And we are to believe, Mr.. Bush, that the National Intelligence Estimate this week talks of the Iranians suspending their nuclear weapons program in 2003….
And you talked of the Iranians suspending their nuclear weapons program on Oct. 17.
And that’s just a coincidence?
And we are to believe, Mr. Bush, that nobody told you any of this until last week?
Your insistence that you were not briefed on the NIE until last week might be legally true, something like “what the definition of ‘is’ is,” but with the subject matter being not interns but the threat of nuclear war.
Legally, it might save you from some war crimes trial, but ethically it is a lie.
It is indefensible.
You have been yelling threats into a phone for nearly four months, after the guy on the other end had already hung up.

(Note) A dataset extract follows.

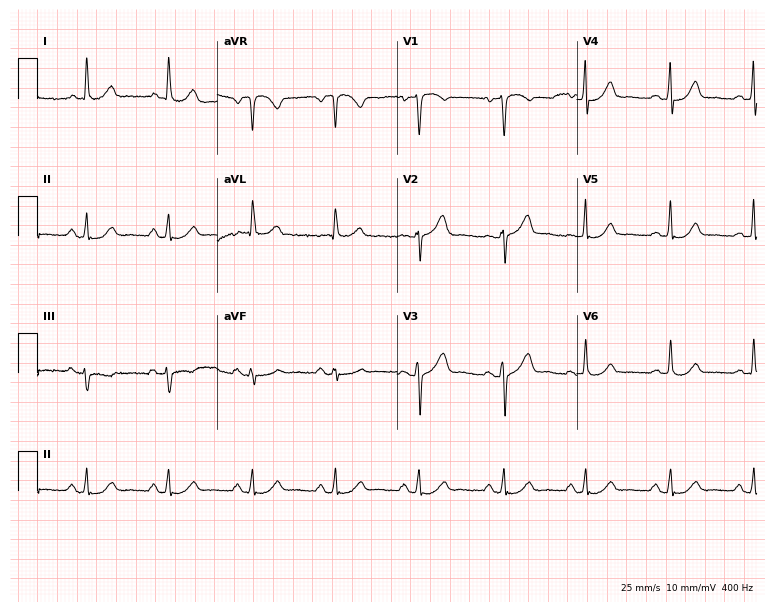
Electrocardiogram (7.3-second recording at 400 Hz), a 56-year-old female patient. Overall reading on record: normal ECG.
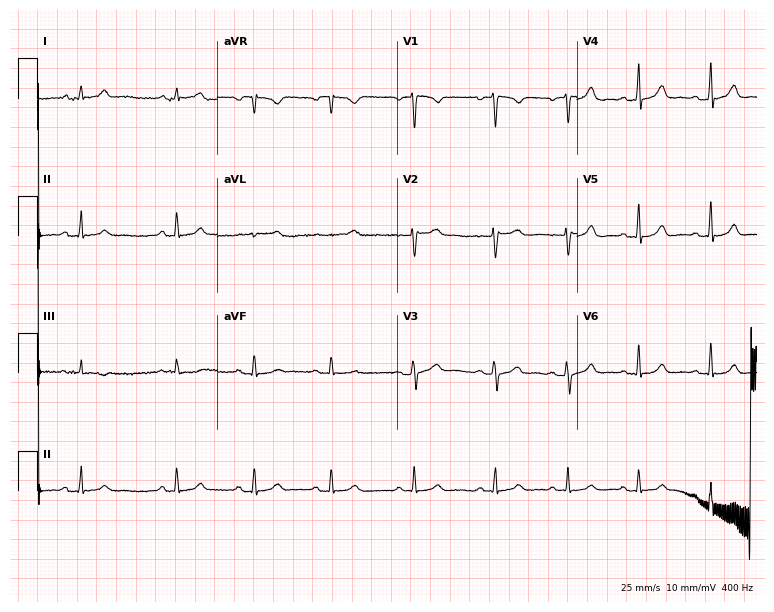
Electrocardiogram (7.3-second recording at 400 Hz), a female, 24 years old. Overall reading on record: normal ECG.

You, Mr. Bush, are a bald-faced liar.
And moreover, you have just revealed that John Bolton and Norman Podhoretz and the Wall Street Journal editorial board are also bald-faced liars.
We are to believe that the intel community, or maybe the State Department, cooked the raw intelligence about Iran, falsely diminished the Iranian nuclear threat, to make you look bad?
And you proceeded to let them make you look bad?
You not only knew all of this about Iran in early August, but you also knew it was accurate.
And instead of sharing this good news with the people you have obviously forgotten you represent, you merely fine-tuned your terrorizing of those people, to legally cover your own backside.
While you filled the factual gap with sadistic visions of, as you phrased it Aug. 28, “nuclear holocaust,” and, as you phrased it Oct. 17, “World War III.”
My comments, Mr. Bush, are often dismissed as simple repetitions of the phrase “George Bush has no business being president.”
Well, guess what?
Tonight: hanged by your own words, convicted by your own deliberate lies….
You, sir, have no business being president.